Lets look at what exactly duct tape is made out of to find out for sure!
The original 'duck' tape used cotton duck cloth as its backing. The word 'duck' actually comes from Dutch for linen canvas. Tight woven canvasses of linen became readily used for painting, shields, and sails by the late middle ages in Europe; cotton versions were not as strong but lighter. My research is quasi-inconclusive, but it appears that tight woven canvas was not used by the Greeks and Romans, who used lighter linen sails. The Arabs used lighter woven hemp sails.
In any case, appropriate cloth is available by the Medieval period at the latest, possibly much earlier.

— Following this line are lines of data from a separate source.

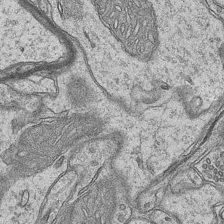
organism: Mouse
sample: CA1 Hippocampus
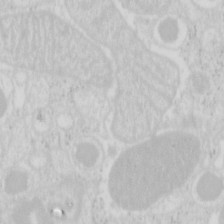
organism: Mouse
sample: Pancreas
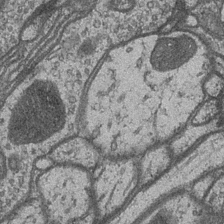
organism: Drosophila
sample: Optic medulla
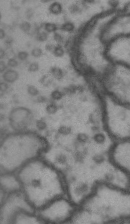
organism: Drosophila
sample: Brain
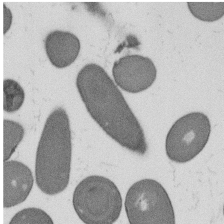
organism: B. subtilis
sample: Bacterial spore
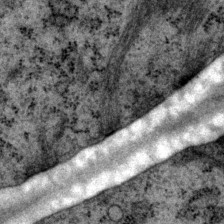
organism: P. pacificus
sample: Pharynx
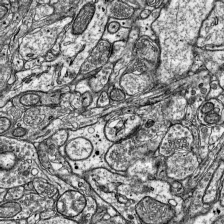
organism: Mouse
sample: Visual Cortex
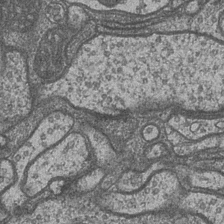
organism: Drosophila
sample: Optic medulla
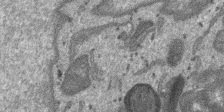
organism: Human
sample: Lung epithelial cells infected with SARS-CoV-2
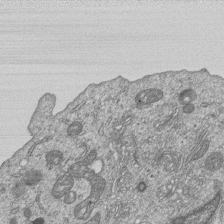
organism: Human
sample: MDA-MB-231 cells
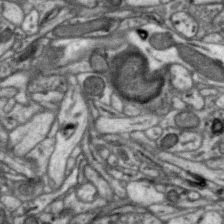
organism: Zebra finch
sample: Brain
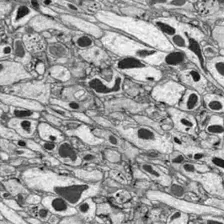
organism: Drosophila
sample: Optic lobe
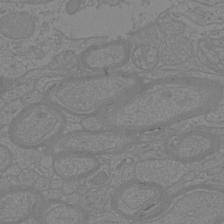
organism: Mouse
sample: Cortical neurons
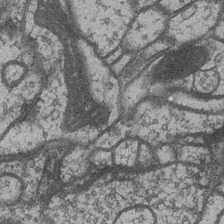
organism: Drosophila
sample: Optic medulla
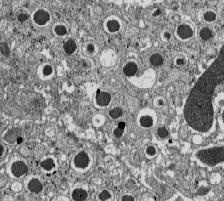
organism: C57BL Mouse
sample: Pancreatic islet
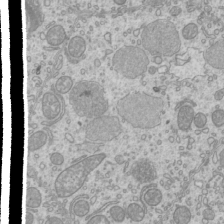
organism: Mouse
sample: Cilia; mouse epididymis
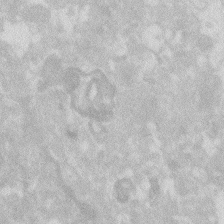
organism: Zebrafish
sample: Macrophage
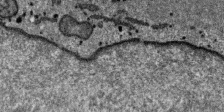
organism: Human
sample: Lung epithelial cells, uninfected (mock) control
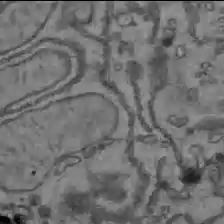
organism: C57BL Mouse
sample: Liver
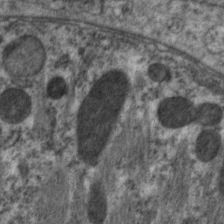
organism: C. elegans
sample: Pharynx
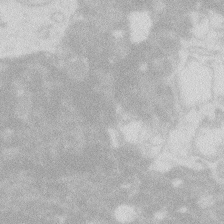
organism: Zebrafish
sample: Macrophage
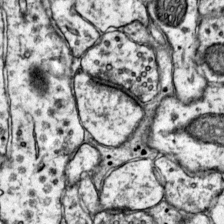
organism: Mouse
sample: Primary visual cortex
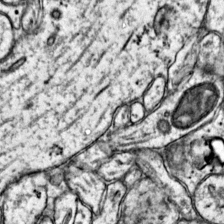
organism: Mouse
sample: Primary visual cortex
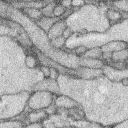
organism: Rabbit
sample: Retina
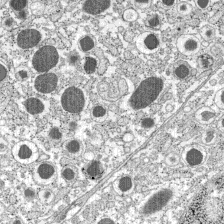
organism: C57BL Mouse
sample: Pancreatic islet
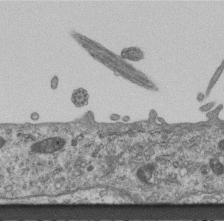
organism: Mouse
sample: Centriole in ependymal cells
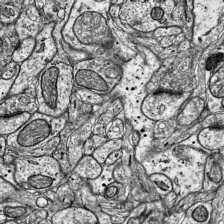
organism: Mouse
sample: Visual Cortex
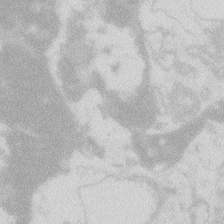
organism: Zebrafish
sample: Macrophage
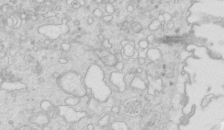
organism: Mouse
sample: Multiciliated cells
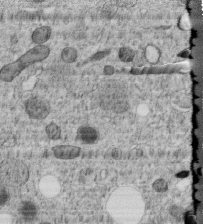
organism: C. elegans
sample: C. elegans embryo early stage
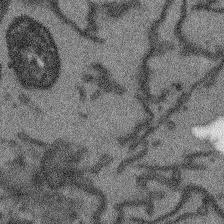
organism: Arabidopsis thaliana
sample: Root tip
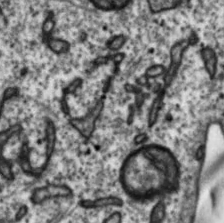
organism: Human
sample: HeLa cells
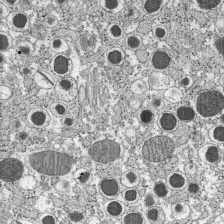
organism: C57BL Mouse
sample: Pancreatic islet
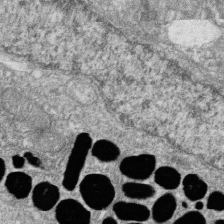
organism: Zebrafish
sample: Cilia; retinal pigment epithelium
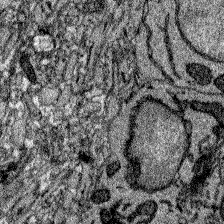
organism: Zebrafish
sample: Larval olfactory bulb
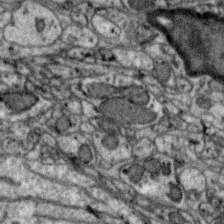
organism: Zebra finch
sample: Brain
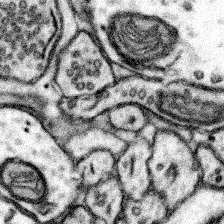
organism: Mouse
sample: Somatosensory cortex neuropil
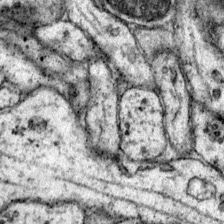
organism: Mouse
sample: Primary visual cortex
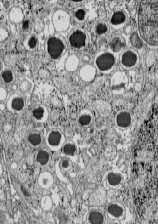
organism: C57BL Mouse
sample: Pancreatic islet
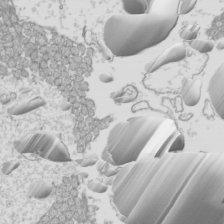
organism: Mouse
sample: Cilia; mouse epididymis
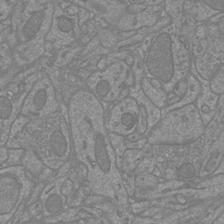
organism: Mouse
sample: Cortical neurons
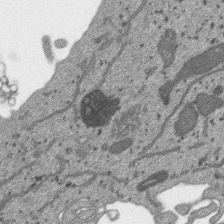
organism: Human
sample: Lung epithelial cells infected with SARS-CoV-2
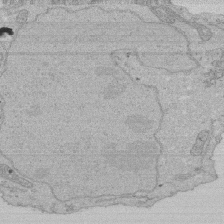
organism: Human
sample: Activated Jurkat CD4+ T cells
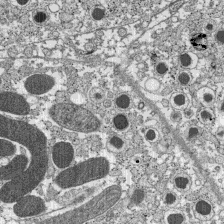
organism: C57BL Mouse
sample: Pancreatic islet
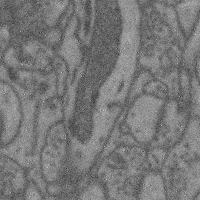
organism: Mouse
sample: Cerebral cortex
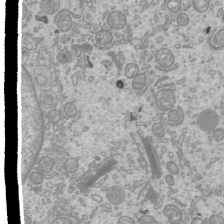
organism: Mouse
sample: Cilia; mouse epididymis
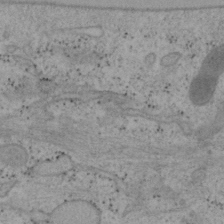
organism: Human
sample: HeLa cells
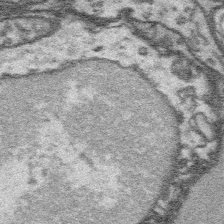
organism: Platynereis dumerilii
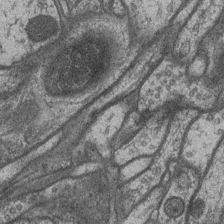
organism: Drosophila
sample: Optic medulla
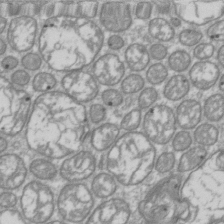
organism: Drosophila
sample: Cell division; meiosis; drosophila spermatocytes
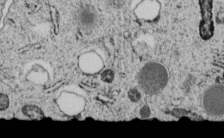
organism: C. elegans
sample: C. elegans embryo early stage
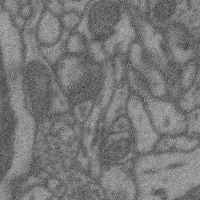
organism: Mouse
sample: Cerebral cortex
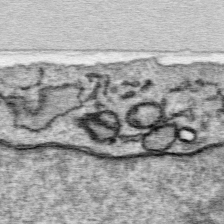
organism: Human
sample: HeLa cells
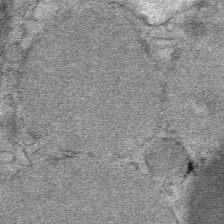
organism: Mouse
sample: Mouse Salivary gland
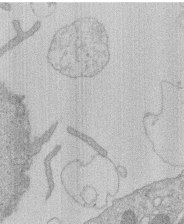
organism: Human
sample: Macrophage cells
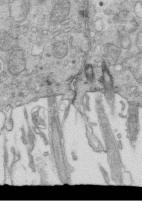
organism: Mouse
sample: Multiciliated cells
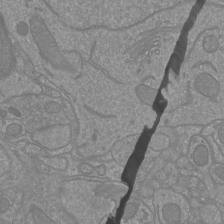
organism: Mouse
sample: Cortical neurons
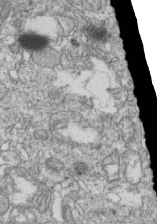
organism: Human
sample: HeLa cell HIV synapse
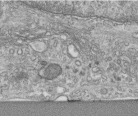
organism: Human
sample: Centriole in RPE cells
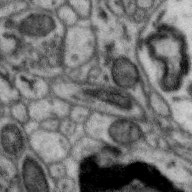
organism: Zebra finch
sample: Brain
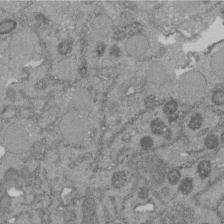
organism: C. elegans
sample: C. elegans embryo early stage
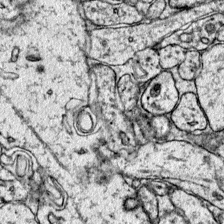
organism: Mouse
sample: Primary visual cortex
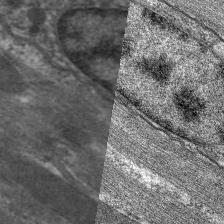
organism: C. elegans
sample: Pharynx
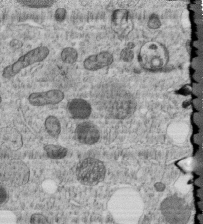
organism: C. elegans
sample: C. elegans embryo early stage
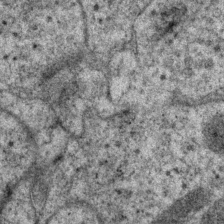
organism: P. pacificus
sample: Pharynx
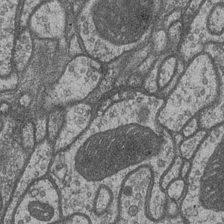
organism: Drosophila
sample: Optic medulla
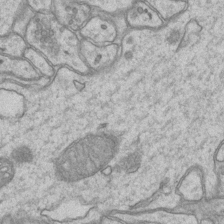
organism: Mouse
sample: CA1 Hippocampus
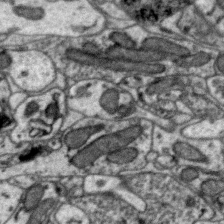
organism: Zebra finch
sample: Brain
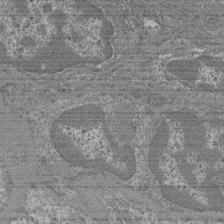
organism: Mouse
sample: Glomerulus
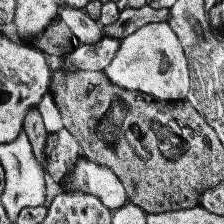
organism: Human
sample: Temporal Lobe
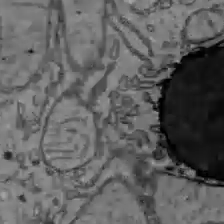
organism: C57BL Mouse
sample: Liver
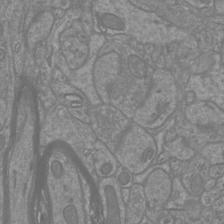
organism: Mouse
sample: Cortical neurons
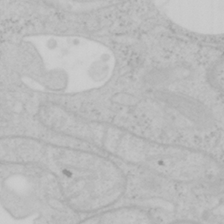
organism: Mouse
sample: OT-I killer T cells with ID8 ovarian cancer cells
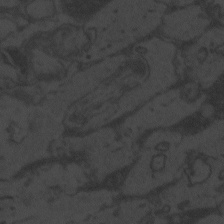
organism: Zebrafish
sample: Macrophage infected with Toxoplasma gondii
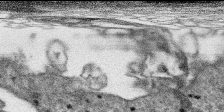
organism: Human
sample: Lung epithelial cells infected with SARS-CoV-2
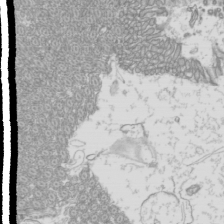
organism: Mouse
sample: Cilia; mouse epididymis
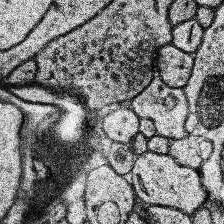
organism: Human
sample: Temporal Lobe
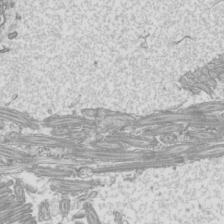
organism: Mouse
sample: Cilia; mouse epididymis
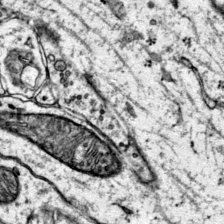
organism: Mouse
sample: Primary visual cortex
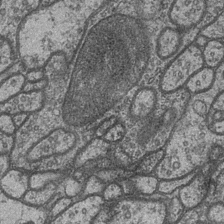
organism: Drosophila
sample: Optic medulla
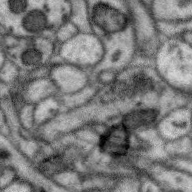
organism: Zebra finch
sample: Brain
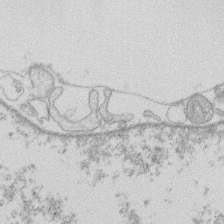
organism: Human
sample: Macrophage cells
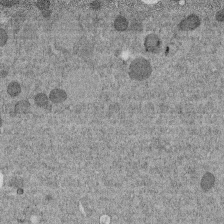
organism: C. elegans
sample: C. elegans embryo early stage
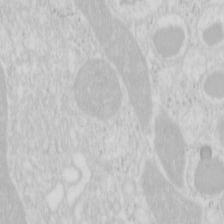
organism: Mouse
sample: Pancreas
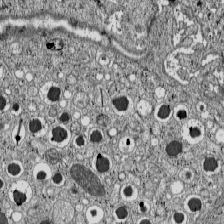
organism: C57BL Mouse
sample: Pancreatic islet
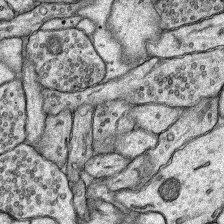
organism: Rat
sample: Hippocampus
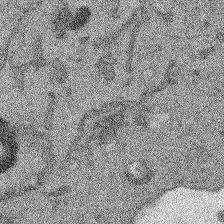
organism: Human
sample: HeLa cells
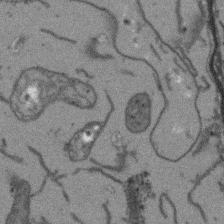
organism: Arabidopsis thaliana
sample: Root tip
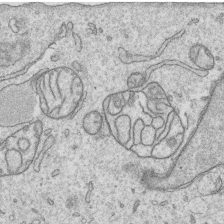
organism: Human
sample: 1205lu cells
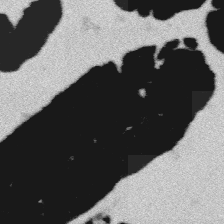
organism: Platynereis dumerilii
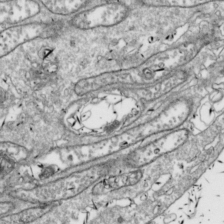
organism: Drosophila
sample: Cell division; meiosis; drosophila spermatocytes
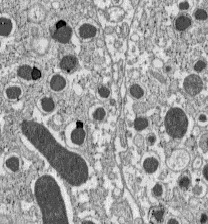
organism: C57BL Mouse
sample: Pancreatic islet

Wikipedia's amazing Chemistry of pressure-sensitive adhesives comes in handy here! Basically, adhesive tape depended on the presence of rubber at first. An example would be a mixture of rosin and rubber. Now both of these are natural ingredients, and both are in fact tree sap. So we can conclude that the ingredients are all present by the middle ages at the latest.
Problems and Solutions
However, there is a problem. The first is that these resources are found in widely different areas. Rosin comes from pine trees and wild rubber from rubber trees; one is at home in temperate and/or mountainous regions, the other in the lowland tropics. This can be overcome by two ways. The first is to make a world where these regions are adjacent to each other. The Mexican highlands are filled with pine, and the nearby Yucutan is a lowland rainforest; make these areas larger and have your civilization develop there. The second is to invent new plants. The Germans tried to extract natural rubber from dandelions, which contain small amounts of latex. They were unsuccessful, but if you invented a much more latex-y dandelion plant that lived in temperate environments with pine trees, then the ingridents would be together.